Provided entries |
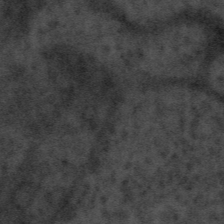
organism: Tuwongella immobilis
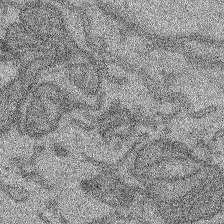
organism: Human
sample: HeLa cells
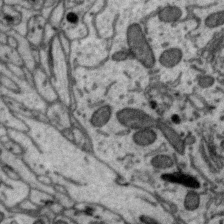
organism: Zebra finch
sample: Brain
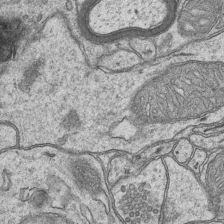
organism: Mouse
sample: CA1 Hippocampus
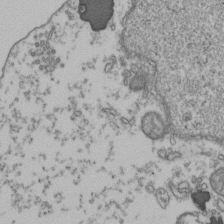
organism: Human
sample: Activated Jurkat CD4+ T cells
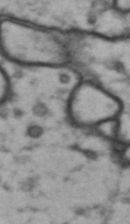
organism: Drosophila
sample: Brain
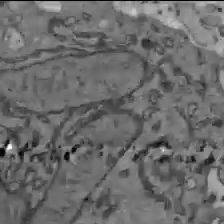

Exercise goal |
Without the images, write out all of the records exactly.

Result of the task |
organism: Tuwongella immobilis
organism: Human
sample: HeLa cells
organism: Zebra finch
sample: Brain
organism: Mouse
sample: CA1 Hippocampus
organism: Human
sample: Activated Jurkat CD4+ T cells
organism: Drosophila
sample: Brain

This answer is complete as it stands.